### What is needed
Copy each line below that includes "sample".

### Data for analysis
# # # # #
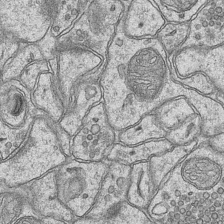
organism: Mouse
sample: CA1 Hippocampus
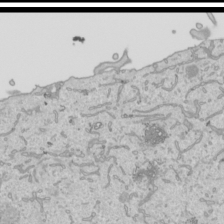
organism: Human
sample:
# # # # #
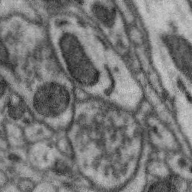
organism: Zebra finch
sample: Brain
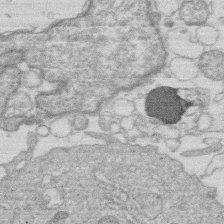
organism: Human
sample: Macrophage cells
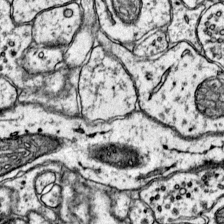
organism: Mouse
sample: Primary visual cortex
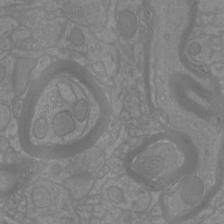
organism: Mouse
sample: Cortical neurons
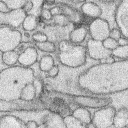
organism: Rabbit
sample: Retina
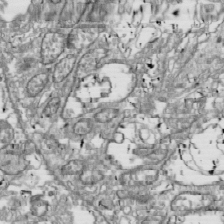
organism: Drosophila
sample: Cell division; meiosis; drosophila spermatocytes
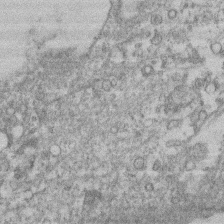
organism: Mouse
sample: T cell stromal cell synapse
# # # # #
### Written answer
sample: CA1 Hippocampus
sample:
sample: Brain
sample: Macrophage cells
sample: Primary visual cortex
sample: Cortical neurons
sample: Retina
sample: Cell division; meiosis; drosophila spermatocytes
sample: T cell stromal cell synapse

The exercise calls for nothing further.